As the PRS analysis implicated aspects of both antigen directed T cell responses and macrophage activity, it was asked whether the melanoma PRS correlated with T cell and macrophage phenotypes in melanomas in the TCGA dataset. Indeed, tumors in the upper 10th quantile of the melanoma PRS had higher levels of infiltration by pro-tumor inflammatory M2-like (FIG. 3G), but not M0 or Ml -like macrophages. Promotion of an inflammatory protumor environment was also correlated with decreased CD8+ T cell infiltration (FIG. 3H). This supports that TIME eQTLs contribute to cancer risk at least in part by modifying the activity of immune cells at the site where a tumor develops. Example 5 - TIME eQTLs associated with survival implicate immune evasion

Furthermore, survival associations were revisited to evaluate polygenic contributions. Cancer type-specifc PSS was built separately for each tumor type using 70% of samples, then used them to calculate PSS for the remaining 30% of tumors and evaluated these scores along with other covariates in a Cox Proportional-Hazards analysis. Significant associations were found with overall survival in lung adenocarcinoma, breast invasive carcinoma, bladder urothelial carcinoma, clear cell renal carcinoma, papillary renal carcinoma, head and neck squamous cell carcinoma, skin cutaneous melanoma, colorectal adenoma, and stomach adenocarcinoma (FDR < 0.05; FIG. 4A) and with progression-free survival in lung adenocarcinoma, breast invasive carcinoma, bladder urothelial carcinoma, rectum adenocarcinoma, colorectal adenocarcinoma, pancreatic adenocarcinoma, stomach adenocarcinoma and hepatocellular carcinoma (FDR < 0.05; FIG. 4B).

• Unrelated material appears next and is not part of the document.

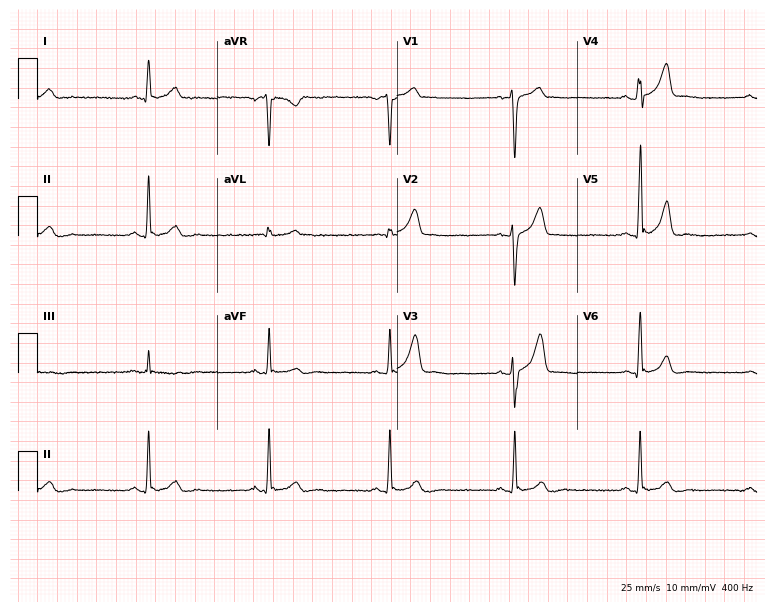
ECG — a male, 49 years old. Findings include sinus bradycardia (a sinus rate of 50 beats per minute or less).

Among these tumor types, matched survival and genotype data were obtained for 166 non-smokers that developed lung adenocarcinoma from the Sherlock cohort. PRS- stratification of the 30% of TCGA lung adenocarcinoma (LUAD) samples (FIG. 4C) and individuals in the Sherlock cohort (FIG. 4D) showed similar effects on outcome, such that tumors with the lowest PRS scores had the best overall survival. Incorporating the TCGA LUAD-based PRS into a CoxPH analysis of the Sherlock tumors including clinical covariates returned a larger hazard ratio than in the held out 30% of TCGA samples (FIG. 4E). The PRS for overall survival included eQTLs for genes involved in regulating T cell activity (CTSW, PD-1, PD-L1), antigen processing and presentation (VAMP3, ERAP2, MICA), response to immunogenic stimuli such as aberrant DNA or microorganisms (TREX1, OAS1, C3AR1, FPR1), suppression of myeloid cells (SIGLEC5), folate metabolism (GGH, DHFR), amino acid metabolism (CCBL2) and interferon signatures (FIG. 4F). The presence of GGH and DHFR suggested the possibility that our eQTL set could include pharmacogenomic modifiers of anti-folate treatments such as methotrexate and pemetrexed. The validation analysis was revisited, omitting eQTLs for these genes, and found that the PRS still validated in Sherlock.

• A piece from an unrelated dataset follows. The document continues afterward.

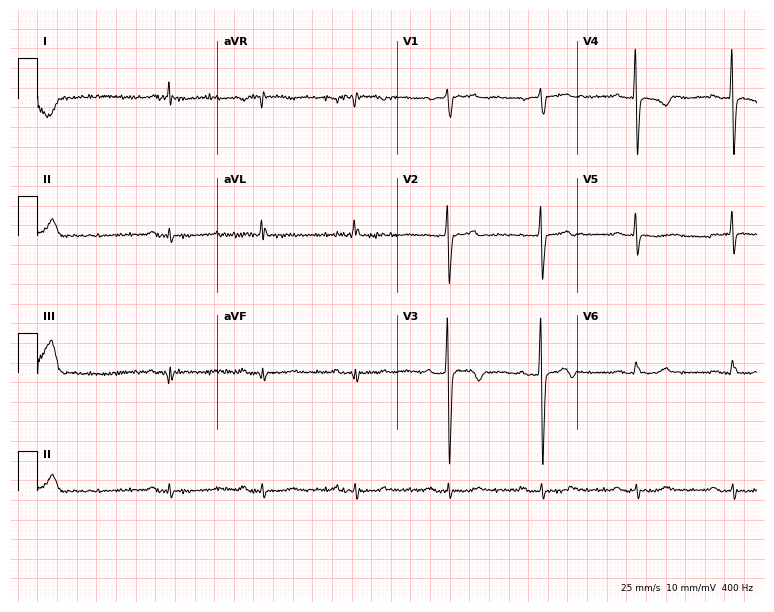
12-lead ECG (7.3-second recording at 400 Hz) from a male, 53 years old. Screened for six findings — first-degree AV block, right bundle branch block, left bundle branch block, sinus bradycardia, atrial fibrillation, sinus tachycardia — none is recorded.

Example 6 - TIME eQTLs implicate targets for modulating immune responses

Next, an immunotherapy response-specific PRS was constructed using four published melanoma cohorts treated with immune checkpoint blockade. The predictive potential was validated for this polygenic score in two independent cohorts, one consisting of renal cell carcinomas, and the other of non-small cell lung cancers. In both cohorts, responders had significantly higher polygenic ICB scores (PICS) (FIGs. 5A-5B) and in ROC analysis the PICS achieved an area under the curve greater than 0.7 (FIG. 5C). Feature importance analysis of the PICS model suggested eQTLs involving genes related to DNA replication (TREX1, DHFR) and antigen presentation (PSMD11, ERAP1, ERAP2, CTSS) were most informative (FIG. 5D)

Although tumor-immune interactions vary across tissue sites and tumor characteristics, the study design emphasized tumor-general effects, which may explain the generalization of the PICS across ICB cohorts with distinct tumor types. The PICS selected 30 TIME eQTLs (FIG. 5E), and one SNP associated with Tfh infiltration levels. The PICS implicated genes associated with antigen processing and presentation (CTSS, ERAP1, ERAP2, PSMD11), complement (C3AR1) and cytolytic activity (CTSW), vesicular transport (DCTN5, DYNLT1), post-translational regulation (DBNND1, GPLD1), folate metabolismDHFR), phagocytic activity (FPR1, LYZ) and single stranded DNA response (TREX1). This analysis was repeated selecting 31 TIME eQTLs at random, matched for minor allele frequency, and it was found that the observed difference in burden score between responders and nonresponders was significantly larger than random in both discovery and validation sets.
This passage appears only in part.